たちまち下降して行く身体を、水の中で泳ぐ魚の様に優美にくねらせると、姿勢を立て直し、部屋に戻って行く。
寝ているティムを起こさぬように部屋にはいると、そっと机の中の引き出しを開け、中に隠してあった彼の写真を見つめた。
映像は記憶操作をする前であり、2年以上前のものだが、その姿は今と殆ど変わらなかった。
そう、その暖かな微笑みも。
見ているうちに切なくなって、フィルムケースごと、ふくよかな胸に押し当ててしまう。
・・・必ず、取り戻して見せる。貴方を・・・。・・・
冷たい金属製のフィルムケースが彼女の体熱で、暖められていく。
そのフィルムケースの冷たさが、彼の記憶を封じ込めた檻のようなイメージが、心の何処かでよぎって行った。
・・・私ったら、なにをかんがえてるんだろ?・・・
・・・彼を信じるって決めたんだもの。彼の言葉を。・・・
「う、う、うーーーん、むにゃむにゃ」
突然、ティムが寝言と共に寝返りを打つ。
考え事に没頭していたティナは、その声に現実に引き戻された。
寝返りの拍子に、ティムの腹から滑り落ちた布団を拾い上げると、起こさぬように最新の注意を払って、着せ掛けてやる。

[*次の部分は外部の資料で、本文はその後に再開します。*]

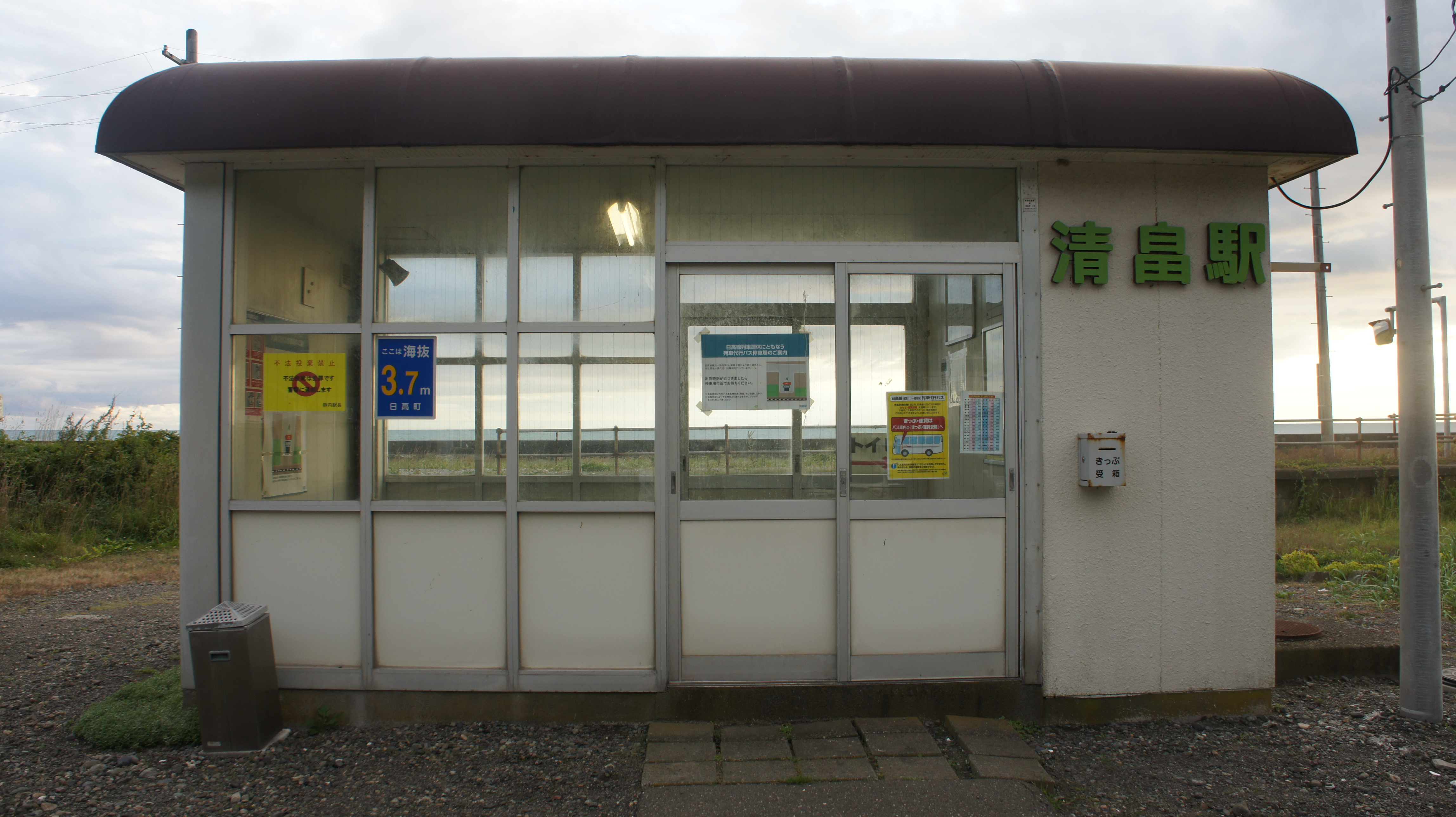 JR日高本線・清畠駅の駅舎

日頃、”けんたろう”に憎まれ口を叩いているティムも、寝顔は愛らしかった。
枕を抱きしめて、規則正しい寝息を立てている様子に、ふと、姉らしい思いに駆られて、頭をなでてしまう。
「おやすみ、ティム」
「・・・・・・」
彼女の言葉に、すぅすぅという寝息で応じるティム。
・・・あはは、かわいぃぃ・・・
思わず浮かぶ微笑み。
途端、
くしゅん
手で押さえる間もなく出た、可愛いくしゃみに、知らず知らず赤面してしまうティナ。
・・・やだ、風邪引いたのかな?早く寝ないとね。・・・
写真を元どおり、引き出しの中に仕舞うと、ハンモックに潜り込んだ。
そのまま布団を身体に巻き付けるようにして纏うと、ゆっくりと瞼を閉じる。
その顔には、屋上で月を見ていた時のような陰はない。
・・・彼の夢が見れます様に。・・・
何かに祈るように念じるティナ。
その祈りに答える様に、気まぐれな風が寮を吹き抜けた。
風は、虫達のささやかな恋歌を彼女の耳に運び、その心を落ち着かせて行く。
深く、静かに、穏やかに。
やがて、まどろみ始める彼女。
程なく、彼女のハンモックからも、ティム同様、すぅすぅという寝息が聞えてきた。
瞼を閉じたティナは、良い夢を見ているのか、にこやかに微笑んでいた。
そう、それはそれは、幸せそうな微笑みを。
まるで、夢をかなえた様な微笑みを。